New York City and Kansas have vastly different population densities, so we certainly expect them to have vastly different data densities when measuring things that depend on human activity.
If we choose a small radius for our hexbins, we’ll end up with many empty or near-empty bins. However, if we choose a large radius, the hexbin won’t provide much discrimination in dense areas.
It’s not geographically accurate
When we work in degrees, we don’t have constant area in different parts of the globe. We can see that effect here where the hexagons are squished sideways because longitude is “narrower” than latitude everywhere other than the equator.
Longitude and latitude can also present challenges of consistency since measurement can use different standards for mapping the spherical coordinate system onto oblate shape of the earth such as WGS-84.
Local regions can have their own coordinate systems as well (e.g., the Dutch RD system used for locating places in the Netherlands).
More generally, the issues of accurate determination of geospatial location are a complex subject unto themselves that I won’t discuss further here.

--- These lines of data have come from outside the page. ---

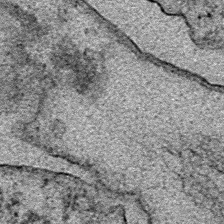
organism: E. coli
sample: E. Coli Bacteria
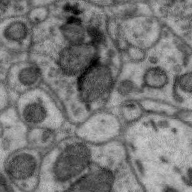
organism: Zebra finch
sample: Brain
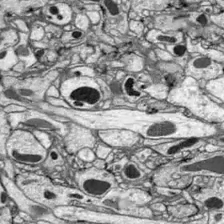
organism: Drosophila
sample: Optic lobe
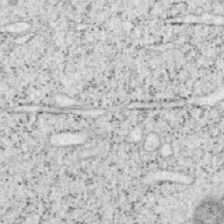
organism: Mouse
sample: OT-I killer T cells with ID8 ovarian cancer cells
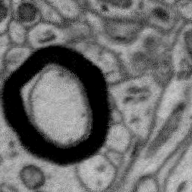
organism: Zebra finch
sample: Brain
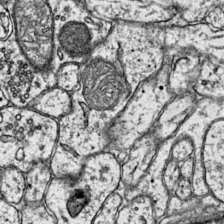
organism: Mouse
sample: Primary visual cortex
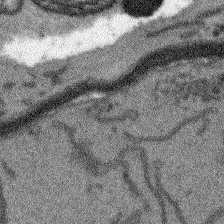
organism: Arabidopsis thaliana
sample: Root tip
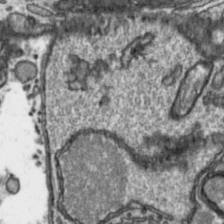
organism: Toxoplasma gondii
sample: Parasites in a vacuole inside a host cell
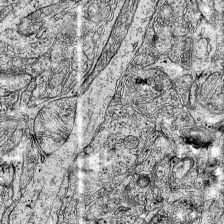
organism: Mouse
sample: Visual Cortex
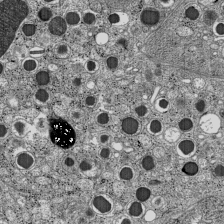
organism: C57BL Mouse
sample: Pancreatic islet
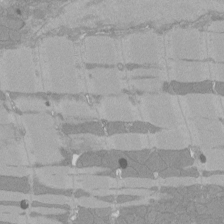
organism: Rat
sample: Left ventricle
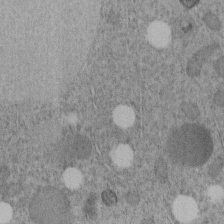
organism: C. elegans
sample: C. elegans embryo early stage
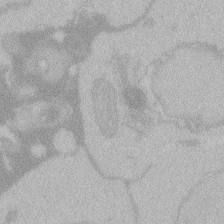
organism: Zebrafish
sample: Macrophage infected with Toxoplasma gondii
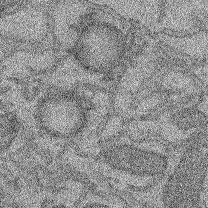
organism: Human
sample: HeLa cells
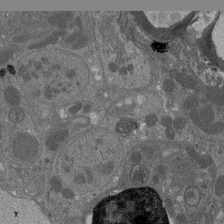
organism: Drosophila
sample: Antenna
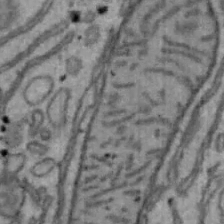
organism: Mouse
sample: Liver
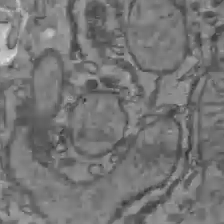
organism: C57BL Mouse
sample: Liver
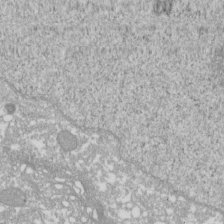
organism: Xenopus
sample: Cilia; centrioles in frog embryo cells
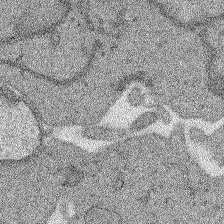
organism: Human
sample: HeLa cells
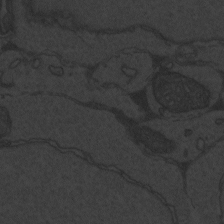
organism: Zebrafish
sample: Macrophage infected with Toxoplasma gondii
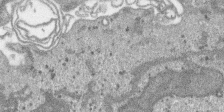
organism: Human
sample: Lung epithelial cells infected with SARS-CoV-2
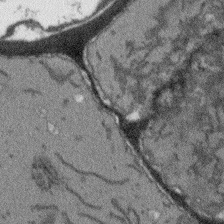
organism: Arabidopsis thaliana
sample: Root tip
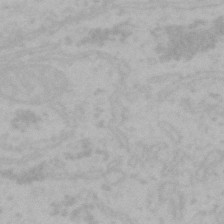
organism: Mouse
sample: Choroid plexus
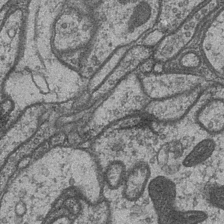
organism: Drosophila
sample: Optic medulla
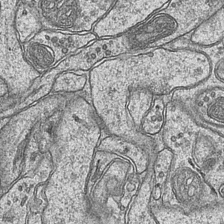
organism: Mouse
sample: CA1 Hippocampus
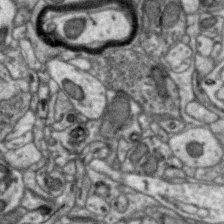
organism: Zebra finch
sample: Brain
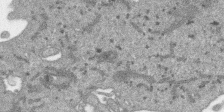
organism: Human
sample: Lung epithelial cells infected with SARS-CoV-2
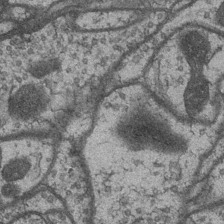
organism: Drosophila
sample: Optic medulla
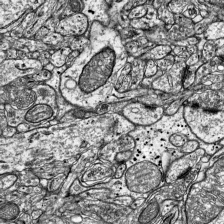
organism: Mouse
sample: Visual Cortex
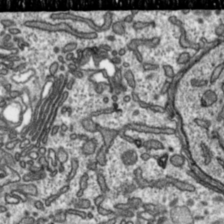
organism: Toxoplasma gondii
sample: Parasites in a vacuole inside a host cell
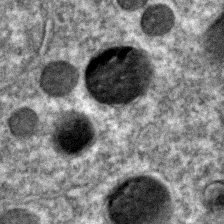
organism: C. elegans
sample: C. elegans embryo
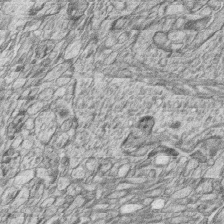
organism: Zebrafish
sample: synaptic ribbons in rod cells and cone cells
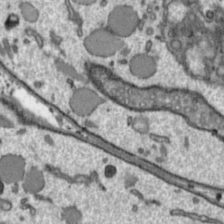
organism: Toxoplasma gondii
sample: Parasites in a vacuole inside a host cell
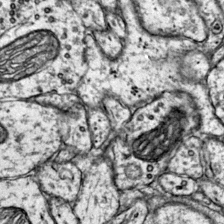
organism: Mouse
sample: Primary visual cortex
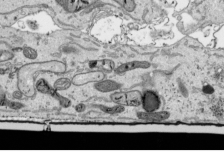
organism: Human
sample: Mitochondria in HCT116 cells
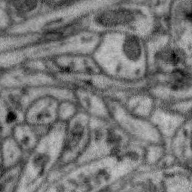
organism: Zebra finch
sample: Brain
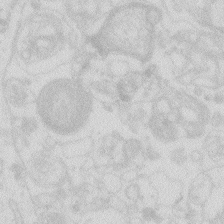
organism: Zebrafish
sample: Macrophage
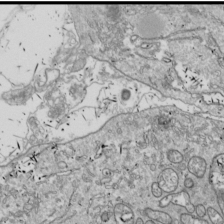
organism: Drosophila
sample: Cell division; meiosis; drosophila spermatocytes
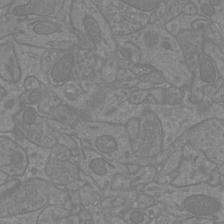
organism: Mouse
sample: Cortical neurons
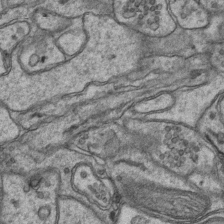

There’s more to the world than points
Tweets come from point locations but there are many other geospatial operations that work on more complex objects. Examples of other shapes include lines (the route of a car), polygons (the outline of a city), and radial areas (within 100 meters of an object).
Shapes can cross the hexagon boundaries which presents the challenges noted above.
Ideas for the future
In the discussion above, I use hexbins as a strawman. Hexbins are great for a certain class of problem, but not very good at some others. When I got excited about the spatial potential inherent in Kafka Streams, I was already thinking about some more advanced ideas.
There are three things that feel like good next steps:
- Build around a data structure that’s more adaptive to density like quadtrees, PH-Trees, or space filling curves. There’s some work that’s required to match structures like these to the <key, value> model used by Kafka Streams.
- Develop a mechanism for combining data across cells for interesting operations such as search in polygon, dynamic gridding, and nearest neighbor.
- Make an abstraction library that lets us write applications that use these mechanisms flexibly, without rewriting the whole stream every time.
Right now this is a back burner project for me, so progess will depend on how much time I get to work on it. When I make do interesting progress, I’ll post updates here.